Monday, February 25, 2019

This Is Me: An Adoption Story, part 8

My adoption and search story has continued to unfold over the course of the past several months and I have a lot to catch up with. If you haven't been following along, I've now added 'next installment' links to the bottom of each post, so you can go back to part 1 and continue on.

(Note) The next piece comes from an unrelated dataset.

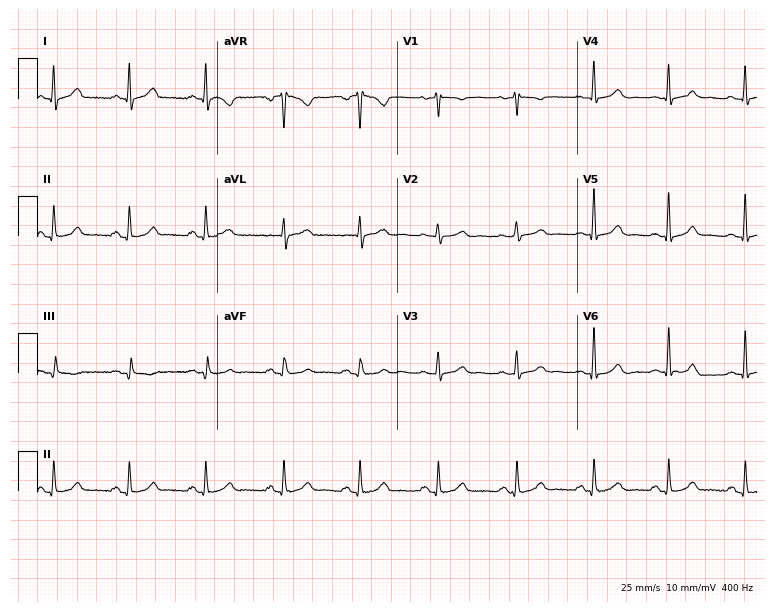
12-lead ECG (7.3-second recording at 400 Hz) from a woman, 49 years old. Screened for six findings — first-degree AV block, right bundle branch block (RBBB), left bundle branch block (LBBB), sinus bradycardia, atrial fibrillation (AF), sinus tachycardia — none is recorded.

Part 1: http://ljcbluemuse.blogspot.com/2018/07/this-is-me-adoption-story-part-1.html
Part 2: http://ljcbluemuse.blogspot.com/2018/07/this-is-me-adoption-story-part-2.html
Part 3: http://ljcbluemuse.blogspot.com/2018/07/this-is-me-adoption-story-part-3.html
Part 4: http://ljcbluemuse.blogspot.com/2018/07/this-is-me-adoption-story-part-4.html
Part 5: http://ljcbluemuse.blogspot.com/2018/07/this-is-me-adoption-story-part-5.html
Part 6: http://ljcbluemuse.blogspot.com/2018/08/this-is-me-adoption-story-part-6.html
Part 7: https://ljcbluemuse.blogspot.com/2018/10/this-is-me-adoption-story-part-7.html


In the last installment, I had found a link to my paternal side through doing 23andme DNA testing. (I continue to have concerns about the privacy of such data and for the secrets it can uncover, as well as their ability to cause unintended pain. My choice to go ahead was, in part, informed by my sense of urgency about knowing my own medical history. I would recommend caution and careful consideration ahead of spitting in that test tube.)

And the person I found that I shared a genetic connection with turned out to be my birth father's half brother. The two half brothers shared a father (my paternal grandfather), who had gotten divorced and remarried, having children from both marriages.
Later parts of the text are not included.